• [Exercise prompt] Exactly as they appear, print the line with "organism: Drosophila" and each line after it through the end of the entries below; leave out pictures.

• [Records from a dataset]
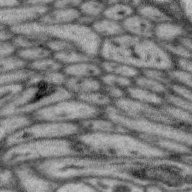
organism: Zebra finch
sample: Brain
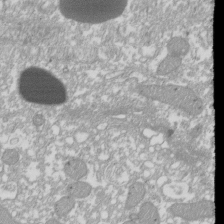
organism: Xenopus
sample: Cilia; centrioles in frog embryo cells
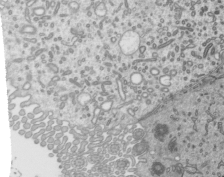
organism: Mouse
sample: Mouse epididymis efferent ductule cilia
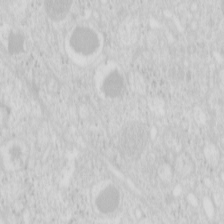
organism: Mouse
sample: Pancreas
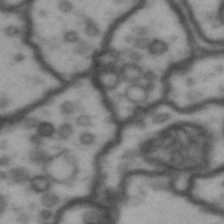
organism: Drosophila
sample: Brain
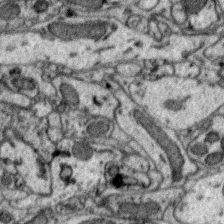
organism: Zebra finch
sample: Brain
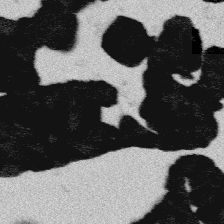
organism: Platynereis dumerilii
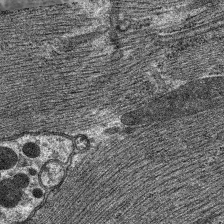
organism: C. elegans
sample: Pharynx
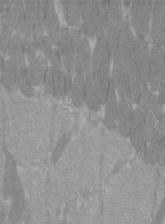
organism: C57BL Mouse
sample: Tibialis anterior muscle cell
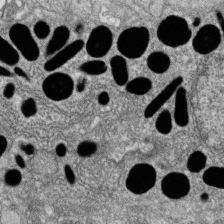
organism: Zebrafish
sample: Cilia; retinal pigment epithelium

• [Written solution]
organism: Drosophila
sample: Brain
organism: Zebra finch
sample: Brain
organism: Platynereis dumerilii
organism: C. elegans
sample: Pharynx
organism: C57BL Mouse
sample: Tibialis anterior muscle cell
organism: Zebrafish
sample: Cilia; retinal pigment epithelium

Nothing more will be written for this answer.